Corrupción en Miramar
Un relato corto policial
Antuán
1/29/2024
La calle Miramar, iluminada por luces de neón parpadeantes y animada con el ruido de charlas intrascendentes, camuflaje de otras clandestinas, rebosaba de gente. Joan, con su abrigo largo oscuro, caminaba cauteloso, escudriñando cada sombra, mirando de reojo a derecha e izquierda. La presencia de los agentes del inspector Matas, aquel zorro astuto que casi lo atrapa en la redada de los muelles, siempre lo acechaba. Esa tarde les había dado esquinazo, o eso pensaba él, y podría moverse con algo más de soltura.
Estar en el punto de mira de la policía era un incordio, no solo por el peligro inminente, sino porque afectaba a su reputación entre los «socios» de los bajos fondos. Mientras extraía un cigarrillo, su mente viajó brevemente a aquel día en el puerto, el aire salado mezclado con el aroma de la traición. Prendió el pitillo con un zippo que le había regalado uno de esos socios, un cabrón que lo quiso delatar años atrás, sin saber que también él tenía ojos y oídos en la comisaría, y pudo librarse de la batida, pero el mechero se lo quedó, para no olvidar jamás que siempre hay que mantener la guardia en todo lo alto.

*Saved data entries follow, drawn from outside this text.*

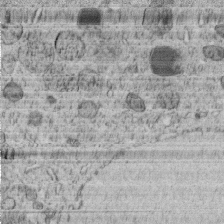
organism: C. elegans
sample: C. elegans embryo early stage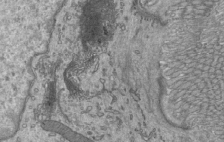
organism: Mouse
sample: Mouse epididymis efferent ductule cilia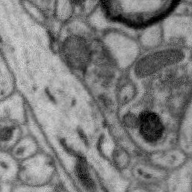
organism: Zebra finch
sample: Brain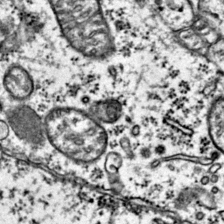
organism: Mouse
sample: Primary visual cortex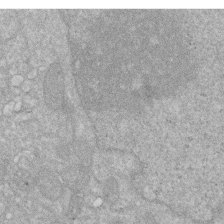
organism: Human
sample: HIV infected U937 cells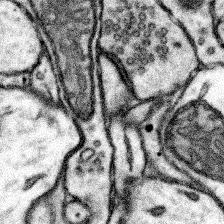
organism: Mouse
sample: Somatosensory cortex neuropil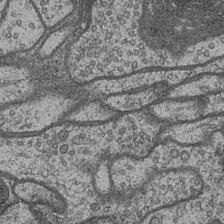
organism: Drosophila
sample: Optic medulla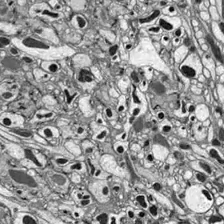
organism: Drosophila
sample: Optic lobe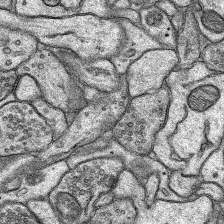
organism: Rat
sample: Hippocampus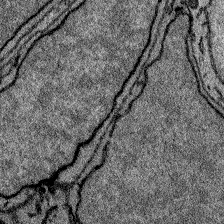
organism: Zebrafish
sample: Larval olfactory bulb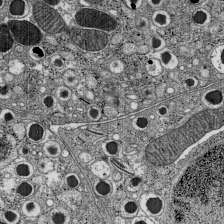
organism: C57BL Mouse
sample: Pancreatic islet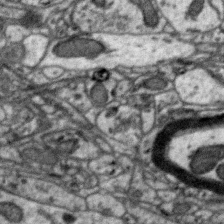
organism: Zebra finch
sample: Brain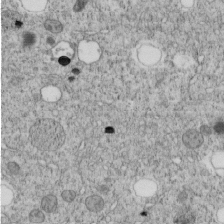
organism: C. elegans
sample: C. elegans embryo early stage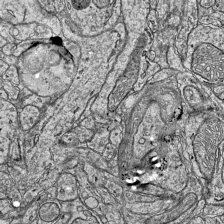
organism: Mouse
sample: Visual Cortex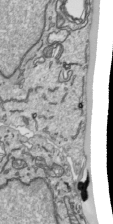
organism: Human
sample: Mitochondria in HCT116 cells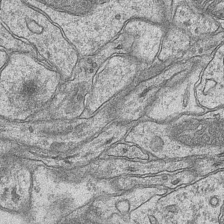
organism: Mouse
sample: CA1 Hippocampus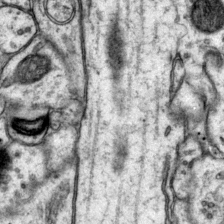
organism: Mouse
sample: Primary visual cortex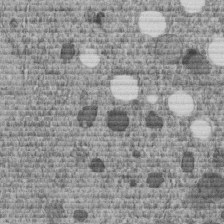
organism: C. elegans
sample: C. elegans embryo early stage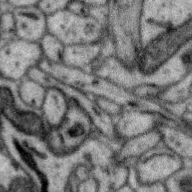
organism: Zebra finch
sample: Brain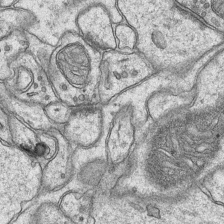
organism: Mouse
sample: CA1 Hippocampus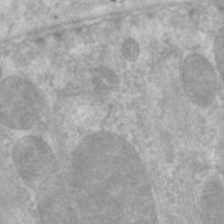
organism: C. elegans
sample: Pharynx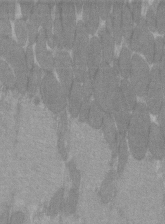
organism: C57BL Mouse
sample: Tibialis anterior muscle cell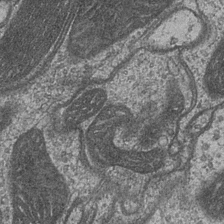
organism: Drosophila
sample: Optic medulla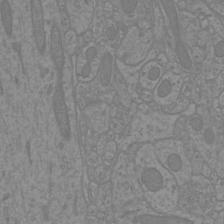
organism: Mouse
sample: Cortical neurons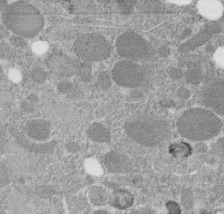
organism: C. elegans
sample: C. elegans embryo early stage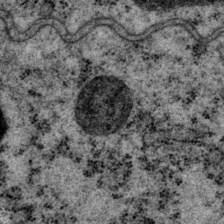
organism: P. pacificus
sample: Pharynx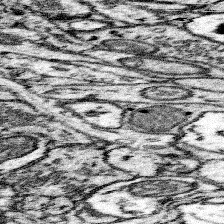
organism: Mouse
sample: Somatosensory cortex neuropil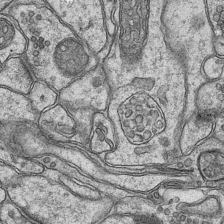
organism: Mouse
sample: CA1 Hippocampus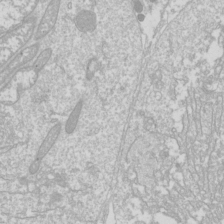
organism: Drosophila
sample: Cell division; meiosis; drosophila spermatocytes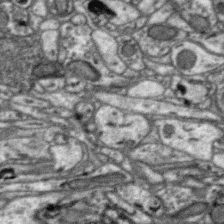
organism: Zebra finch
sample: Brain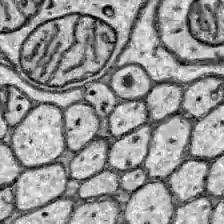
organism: Zebrafish
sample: Brain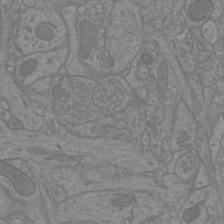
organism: Mouse
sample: Cortical neurons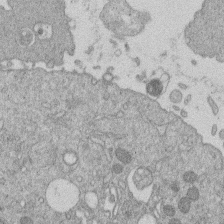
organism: Human
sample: Macrophage cells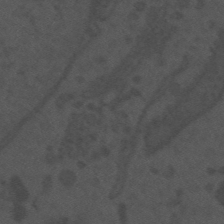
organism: Mouse
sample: Suprachiasmatic nucleus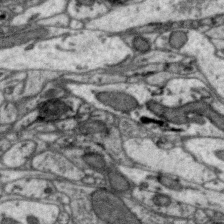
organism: Zebra finch
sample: Brain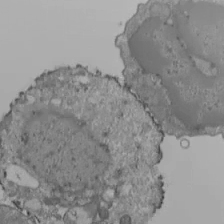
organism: Human
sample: Jurkat E6-1 and CD4 cells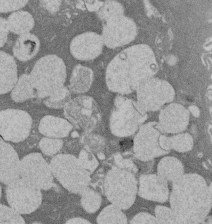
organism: Rat
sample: Salivary granule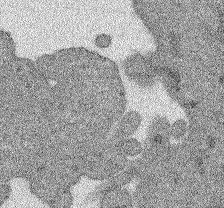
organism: Human
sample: HeLa cells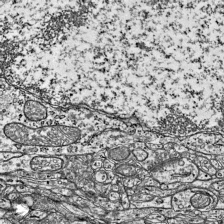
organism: Mouse
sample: Visual Cortex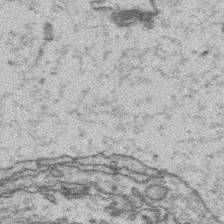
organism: Platynereis dumerilii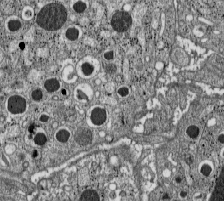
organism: C57BL Mouse
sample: Pancreatic islet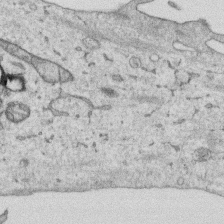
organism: Human
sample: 1205lu cells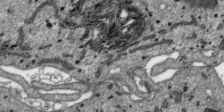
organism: Human
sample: Lung epithelial cells, uninfected (mock) control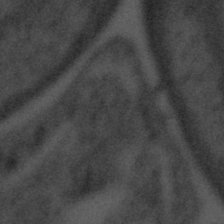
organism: Tuwongella immobilis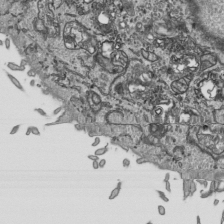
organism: Human
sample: Mitochondria in HCT116 cells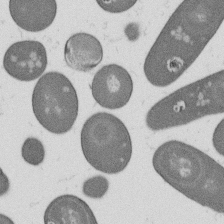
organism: B. subtilis
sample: Bacterial spore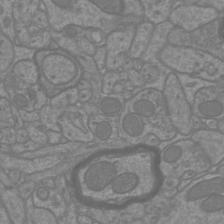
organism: Mouse
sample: Cortical neurons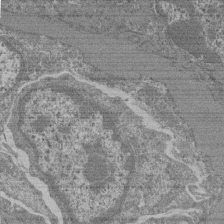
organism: Mouse
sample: Glomerulus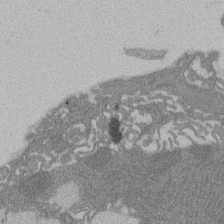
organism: Rat
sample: Salivary granule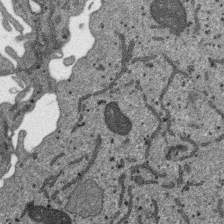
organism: Human
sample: Lung epithelial cells infected with SARS-CoV-2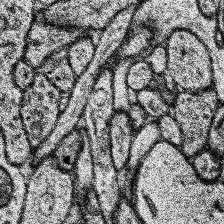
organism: Human
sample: Temporal Lobe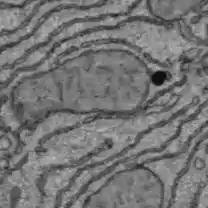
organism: C57BL Mouse
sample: Liver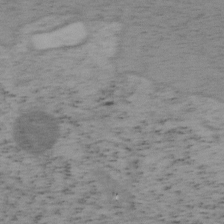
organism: Mouse
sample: OT-I killer T cells with ID8 ovarian cancer cells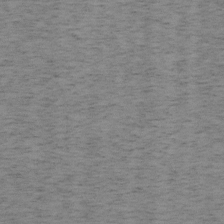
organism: Mouse
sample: OT-I killer T cells with ID8 ovarian cancer cells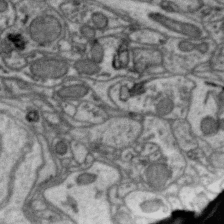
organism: Zebra finch
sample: Brain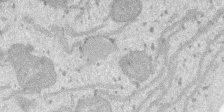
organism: Human
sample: Lung epithelial cells infected with SARS-CoV-2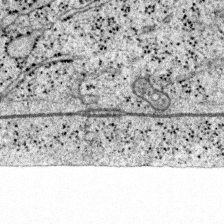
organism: Human
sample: HeLa cells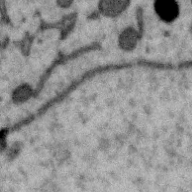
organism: Zebra finch
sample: Brain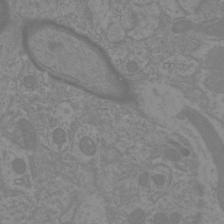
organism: Mouse
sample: Cortical neurons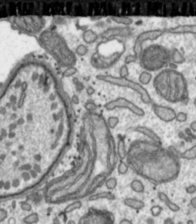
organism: Toxoplasma gondii
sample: Parasites in a vacuole inside a host cell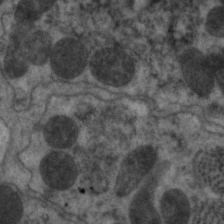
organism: C. elegans
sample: Pharynx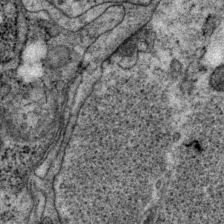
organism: P. pacificus
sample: Pharynx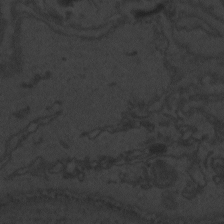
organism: Zebrafish
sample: Macrophage infected with Toxoplasma gondii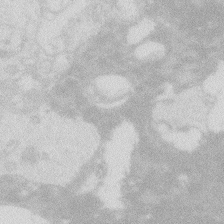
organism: Zebrafish
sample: Macrophage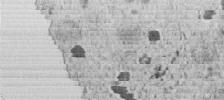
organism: C. elegans
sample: C. elegans embryo early stage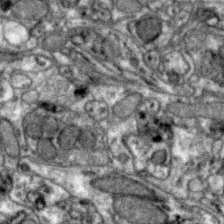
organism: Zebra finch
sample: Brain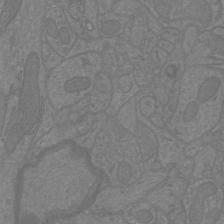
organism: Mouse
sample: Cortical neurons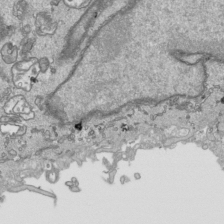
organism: Human
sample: Mitochondria in HCT116 cells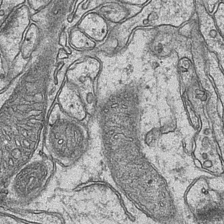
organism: Mouse
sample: CA1 Hippocampus

Ya faltaba poco, menos de cien metros. Iba a encontrarse con otro de sus colegas, el «Fusco», con el que quería cancelar una deuda por un favor que le había hecho, antes de que fuera demasiado tarde. No soportaba que un día lo enviasen al otro barrio y su nombre quedase enfangado para los restos por no haber cerrado una cuenta pendiente.
Para Joan, devolver los favores y saldar las deudas era prioritario. No era solo un acto de honor, sino una estrategia de supervivencia en este ajedrez con casillas alternativas del color de las sombras y las mentiras. Eso y ayudar a alguien del gremio, o a su familia cuando pasaban por un bache, o lo llevaban al trullo. Si no tenía medios, se los sacaba a quien los tuviera, casi siempre miembros de la misma clase favorecida, como decían ahora.

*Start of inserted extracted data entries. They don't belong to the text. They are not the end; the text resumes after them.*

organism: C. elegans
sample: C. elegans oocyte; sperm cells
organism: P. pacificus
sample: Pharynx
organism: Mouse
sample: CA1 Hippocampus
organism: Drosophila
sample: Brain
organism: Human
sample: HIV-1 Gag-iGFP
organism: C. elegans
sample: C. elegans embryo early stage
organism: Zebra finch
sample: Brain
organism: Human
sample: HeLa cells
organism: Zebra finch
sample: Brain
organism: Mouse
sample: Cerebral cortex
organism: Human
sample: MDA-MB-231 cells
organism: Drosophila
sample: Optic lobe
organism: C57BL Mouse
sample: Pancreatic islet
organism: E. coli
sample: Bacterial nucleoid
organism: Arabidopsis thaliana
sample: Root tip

Alcanzado su destino, tocó tres veces el timbre del portero automático. El sonido de la puerta confirmaba sin responder que ya sabían de su llegada. Subió los dos pisos sin esperar al ascensor, y penetró en la vivienda cuya puerta se abrió ante él sin llamar.
—¿Lo traes todo? —preguntó una voz desde las sombras.
—Se lo daré al jefe, si no te importa —respondió, con un tono cortante, cual hoja afilada en la penumbra, y lo apartó haciendo un gesto con el dorso de la mano derecha, mientras penetraba hasta el salón.
Dentro, lo esperaba Fusco, cuya sonrisa apenas ocultaba la tensión de su mirada.
—¡Joanito, qué borde eres! te estábamos esperando. Venga, pasa y tómate algo —propuso el socio con una jovialidad que no se correspondía con la gravedad del rostro de Joan.
Joan, ignorando la oferta de una bebida, dijo:
—No, gracias, me largo enseguida, me ha costado dios y ayuda, pero aquí está, como te prometí, ya estamos en paz —y emprendió la retirada deshaciendo el camino del pasillo hacia la calle—, lo mejor que puedes hacer es largarte de aquí enseguida o prepararte, no te digo más —y salió. Sus palabras eran firmes, pero su mente ya estaba en las calles, anticipando los próximos movimientos.
Al salir, las últimas palabras de Joan habían sido una advertencia velada. Fusco, aún confiado, no se dio cuenta de que la partida ya estaba jugada.
Al minuto siguiente, una patrulla de la unidad de narcóticos descendía desde el tercer piso y sorprendía a Fusco aún con la mercancía y mucho dinero sobre la mesa. Joan observaba la actuación desde la opacidad que le proporcionaba el portal de la acera opuesta.
En el juego de la corrupción, las prioridades de Joan eran claras, y sus movimientos siempre iban un paso por delante. Había sido una operación limpia, y Joan saldaba dos favores en la misma tarde. Cuestión de prioridades.